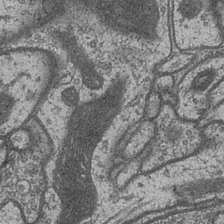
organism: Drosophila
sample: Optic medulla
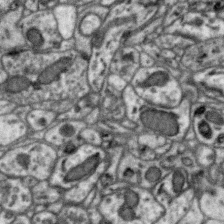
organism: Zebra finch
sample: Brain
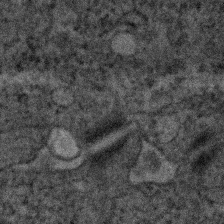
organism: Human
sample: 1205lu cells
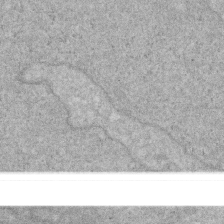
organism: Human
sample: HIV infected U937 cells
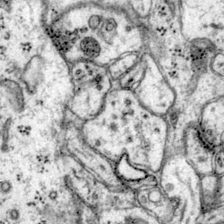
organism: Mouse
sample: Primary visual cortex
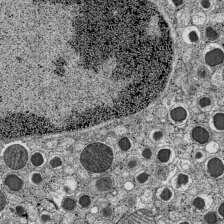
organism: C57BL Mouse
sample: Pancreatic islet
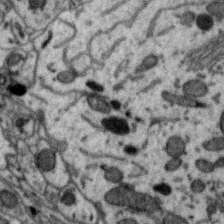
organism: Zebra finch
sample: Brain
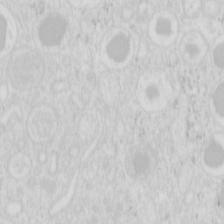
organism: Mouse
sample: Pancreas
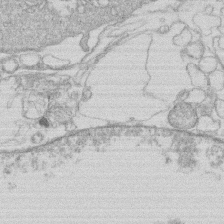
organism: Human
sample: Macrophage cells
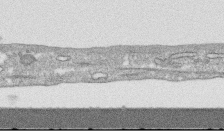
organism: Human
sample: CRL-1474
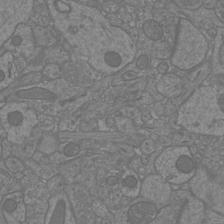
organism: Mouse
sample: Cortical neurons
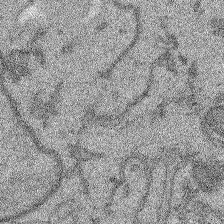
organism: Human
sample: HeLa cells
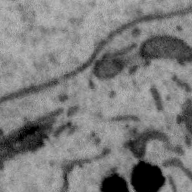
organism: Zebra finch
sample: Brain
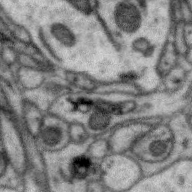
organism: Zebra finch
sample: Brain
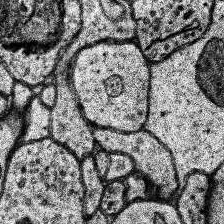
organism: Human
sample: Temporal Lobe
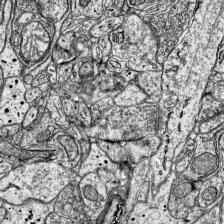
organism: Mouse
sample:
++++++
§ **WHAT THE TASK REQUIRES**:
For the data above, return an exact copy that contains no pictures.

§ **WRITTEN RESPONSE**:
organism: Drosophila
sample: Optic medulla
organism: Zebra finch
sample: Brain
organism: Human
sample: 1205lu cells
organism: Human
sample: HIV infected U937 cells
organism: Mouse
sample: Primary visual cortex
organism: C57BL Mouse
sample: Pancreatic islet
organism: Zebra finch
sample: Brain
organism: Mouse
sample: Pancreas
organism: Human
sample: Macrophage cells
organism: Human
sample: CRL-1474
organism: Mouse
sample: Cortical neurons
organism: Human
sample: HeLa cells
organism: Zebra finch
sample: Brain
organism: Zebra finch
sample: Brain
organism: Human
sample: Temporal Lobe
organism: Mouse
sample:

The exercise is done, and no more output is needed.